> [WHAT TO DO]: In the entries that follow, the first line to write out is the one containing "Détail d'un foil sur Hugo boss 2015.", and the last is the one containing "(Johannes Frey:) Eine". Reproduce that stretch exactly, with nothing before or after it.

> [DATASET]:
=== Begin Enclosure ===

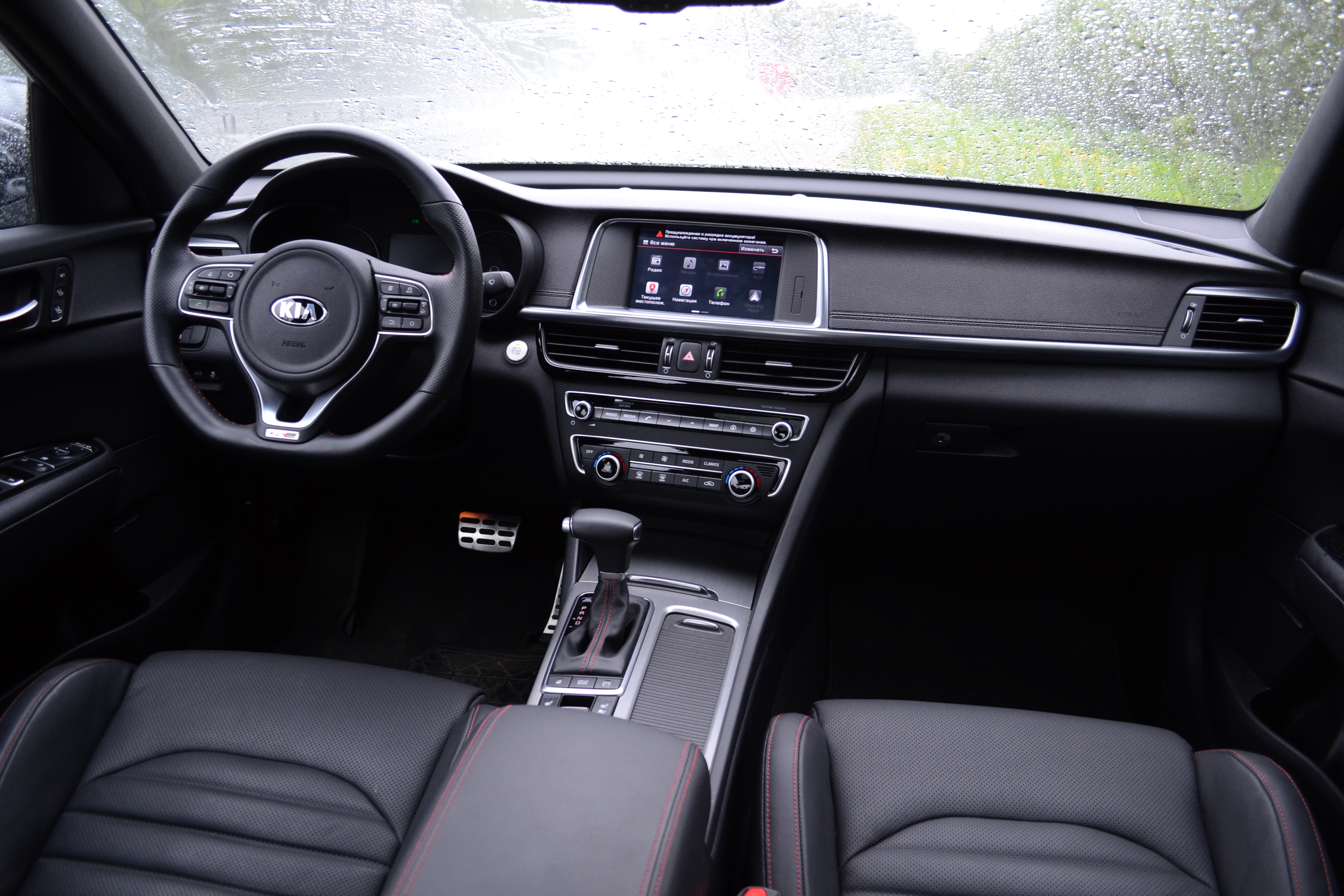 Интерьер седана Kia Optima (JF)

=== End Enclosure ===
=== Begin Enclosure ===

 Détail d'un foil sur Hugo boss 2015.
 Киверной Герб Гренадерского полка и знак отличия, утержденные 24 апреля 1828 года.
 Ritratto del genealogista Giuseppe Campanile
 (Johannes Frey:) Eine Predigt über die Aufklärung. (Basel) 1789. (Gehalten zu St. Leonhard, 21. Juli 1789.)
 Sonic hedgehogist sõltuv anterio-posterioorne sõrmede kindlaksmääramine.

=== End Enclosure ===
=== Begin Enclosure ===

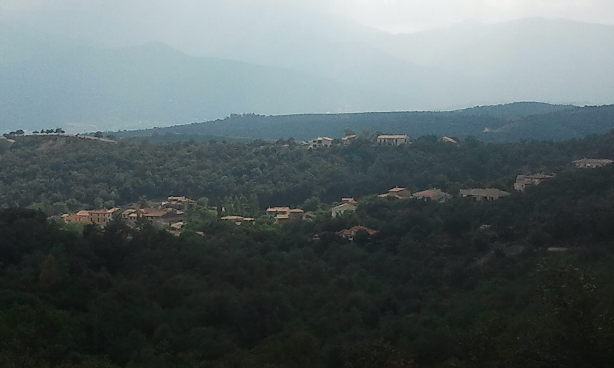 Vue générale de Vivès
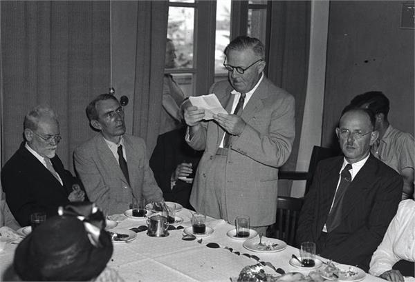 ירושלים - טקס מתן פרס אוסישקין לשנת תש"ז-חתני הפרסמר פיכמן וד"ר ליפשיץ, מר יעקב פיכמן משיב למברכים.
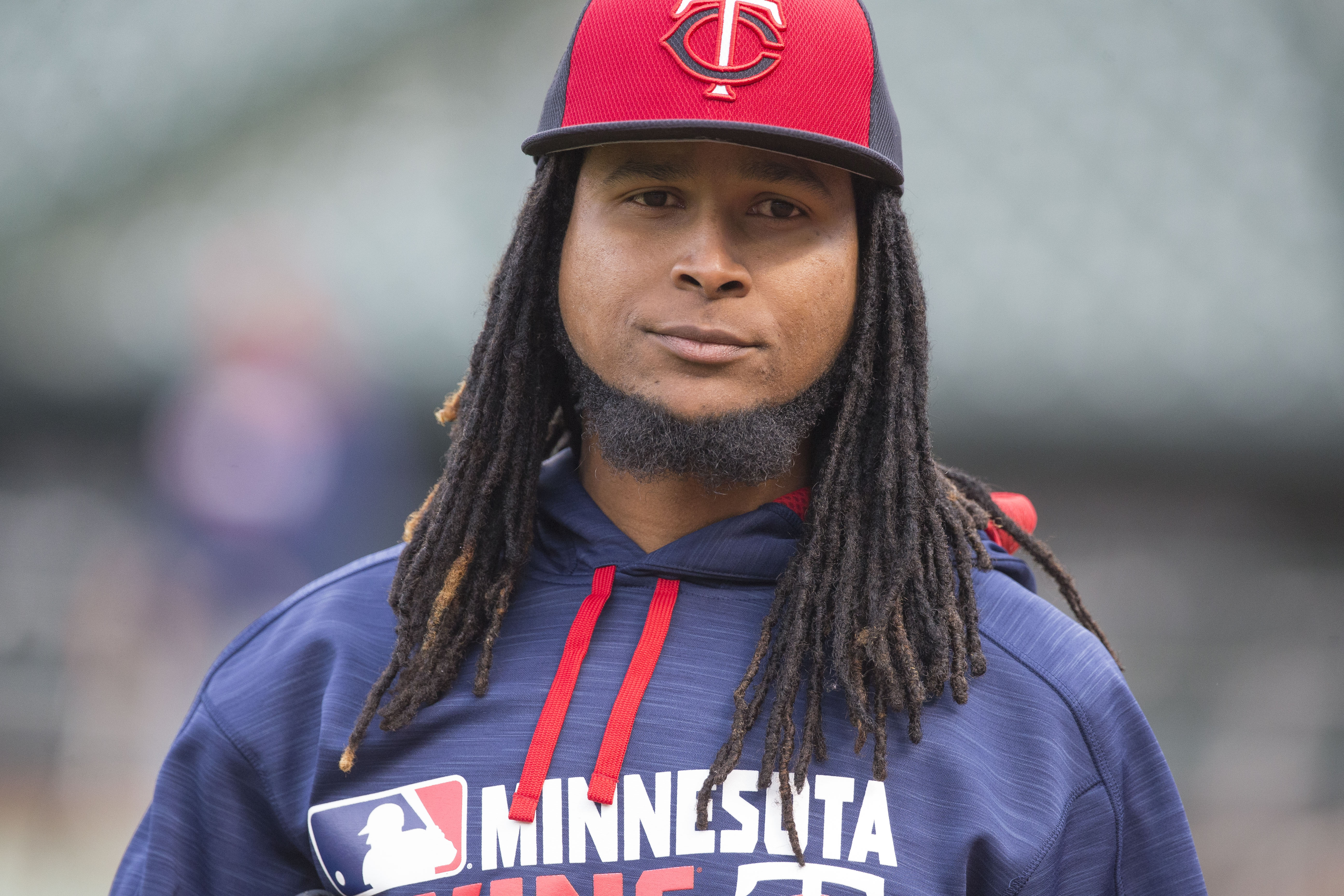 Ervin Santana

=== End Enclosure ===

> [WRITTEN REPLY]:
 Détail d'un foil sur Hugo boss 2015.
 Киверной Герб Гренадерского полка и знак отличия, утержденные 24 апреля 1828 года.
 Ritratto del genealogista Giuseppe Campanile
 (Johannes Frey:) Eine Predigt über die Aufklärung. (Basel) 1789. (Gehalten zu St. Leonhard, 21. Juli 1789.)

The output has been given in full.